- Court: Wisconsin Supreme Court
- Full case name: Topolewski, Plaintiff in error, v. The State, Defendant in error
- Decided: December 4, 1906
- Citation: 109 N.W. 1037; 130 Wis. 244

Court membership
- Judges sitting: John B. Winslow, Roujet D. Marshall, Joshua Eric Dodge, Robert G. Siebecker, James C. Kerwin
- Chief judge: John B. Cassoday

Case opinions
- Decision by: Marshall

Keywords
- Larceny; Theft; Trespass;

= Topolewski v. State =

Topolewski v. State, 130 Wis. 244, 109 N.W. 1037 (Wis. 1906), is a Wisconsin criminal case involving the trespass element in a staged larceny.

== Background ==
In October 1905, Matt Dolan was employed by Plankinton Packing Company, a pork and beef packing company based in Milwaukee. Dolan also owed John Topolewski over $100. Topolewski demanded Dolan pay him the amount owed, and when Dolan could not pay, Topolewski told Dolan to steal four barrels of meat for him to settle the debt instead by placing the barrels on a company loading dock for Topolewski to pick up as a sham customer without paying. Dolan immediately informed his manager of Topolewski's plan, and the manager placed a watch over the barrels and told Dolan to pretend to go through with the plan. The loading dock platform manager alerted to the plan as well. As agreed, Topolewski arrived, loaded the barrels into his truck, drove off, and was arrested shortly thereafter. No one at the company stopped Topolewski from taking the barrels.

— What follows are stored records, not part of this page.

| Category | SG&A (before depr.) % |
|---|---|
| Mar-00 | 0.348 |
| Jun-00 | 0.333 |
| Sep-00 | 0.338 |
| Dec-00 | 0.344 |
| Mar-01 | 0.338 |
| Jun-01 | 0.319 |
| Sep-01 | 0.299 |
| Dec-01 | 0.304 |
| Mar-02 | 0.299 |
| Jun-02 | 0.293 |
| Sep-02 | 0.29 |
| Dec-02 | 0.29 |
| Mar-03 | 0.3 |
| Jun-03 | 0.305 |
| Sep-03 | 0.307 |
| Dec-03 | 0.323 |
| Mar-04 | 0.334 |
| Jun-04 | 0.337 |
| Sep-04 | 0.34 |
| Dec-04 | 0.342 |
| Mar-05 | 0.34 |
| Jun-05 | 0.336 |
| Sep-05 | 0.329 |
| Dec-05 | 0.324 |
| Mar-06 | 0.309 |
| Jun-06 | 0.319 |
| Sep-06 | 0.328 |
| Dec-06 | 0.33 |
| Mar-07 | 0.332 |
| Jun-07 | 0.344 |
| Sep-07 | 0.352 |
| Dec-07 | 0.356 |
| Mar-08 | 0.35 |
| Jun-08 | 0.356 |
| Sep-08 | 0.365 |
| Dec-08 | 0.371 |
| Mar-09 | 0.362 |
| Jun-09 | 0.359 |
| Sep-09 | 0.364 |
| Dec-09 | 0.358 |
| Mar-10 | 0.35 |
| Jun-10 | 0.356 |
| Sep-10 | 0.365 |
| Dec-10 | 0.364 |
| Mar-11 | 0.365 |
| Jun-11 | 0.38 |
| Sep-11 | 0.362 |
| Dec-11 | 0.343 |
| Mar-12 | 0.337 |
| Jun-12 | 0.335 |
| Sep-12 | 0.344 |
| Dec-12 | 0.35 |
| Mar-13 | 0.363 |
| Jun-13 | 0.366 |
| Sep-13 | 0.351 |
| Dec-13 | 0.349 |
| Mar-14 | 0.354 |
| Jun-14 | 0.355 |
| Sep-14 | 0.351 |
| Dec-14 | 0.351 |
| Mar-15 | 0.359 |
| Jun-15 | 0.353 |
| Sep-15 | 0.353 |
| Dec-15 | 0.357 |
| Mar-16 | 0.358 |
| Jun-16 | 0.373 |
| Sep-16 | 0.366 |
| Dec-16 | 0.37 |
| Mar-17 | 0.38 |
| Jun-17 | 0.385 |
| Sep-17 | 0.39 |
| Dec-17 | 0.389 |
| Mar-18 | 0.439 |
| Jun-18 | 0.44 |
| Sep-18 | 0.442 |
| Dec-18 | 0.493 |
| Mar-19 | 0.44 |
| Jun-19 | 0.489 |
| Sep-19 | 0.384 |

Topolewski was charged for stealing $55.20 worth of Plankinton's meat barrels and found guilty of larceny. Topolewski appealed, was again convicted of larceny, and was sentenced to pay a fine and court fees. Topolewski filed several motions to overturn his conviction and paid the fees under protest to avoid imprisonment.

== Judgment ==
At the time of Topolewski's conviction, the crime of larceny required the offender to commit a trespass. Justice Marshall explained that there was no trespassory taking present because the manager and the platform manager "consented" to Topolewski taking the barrels, the dock transaction constituted a delivery, and Plankinton had essentially delivered the barrels to Topolewski where barrels were usually picked up. Because a party cannot consent to trespass, the company employees' consent to Topolewski taking the barrels from the platform therefore negated an essential element of the crime of larceny.

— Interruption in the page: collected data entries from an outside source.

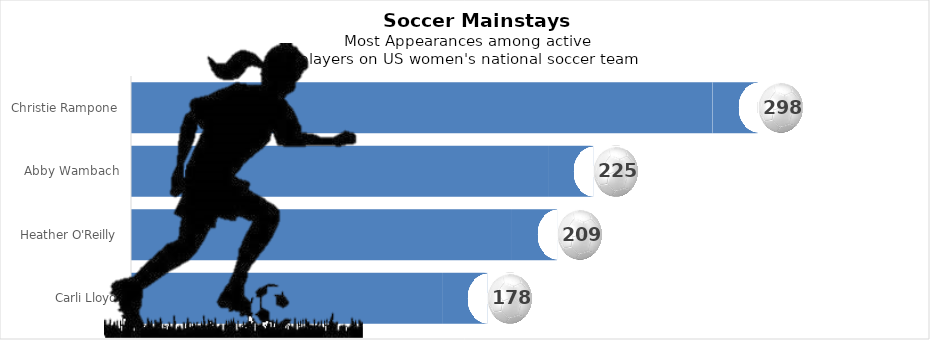
| Category | Series 1 | Series 2 | Series 3 |
|---|---|---|---|
| Christie Rampone | 258 | 20 | 20 |
| Abby Wambach | 185 | 20 | 20 |
| Heather O'Reilly | 169 | 20 | 20 |
| Carli Lloyd | 138 | 20 | 20 |

The lower court's judgment was reversed, and Topolewski's case was remanded for a new trial.

== Significance ==
Topolewski has created discussion about criminal intent for stealing within the ordinary course of business. Legal scholars have concluded the case to suggest that receiving goods in the ordinary course of business with delivery, as Topolewski did when he picked up the barrels from Plankinton, cannot constitute a taking necessary for larceny, no matter his intent.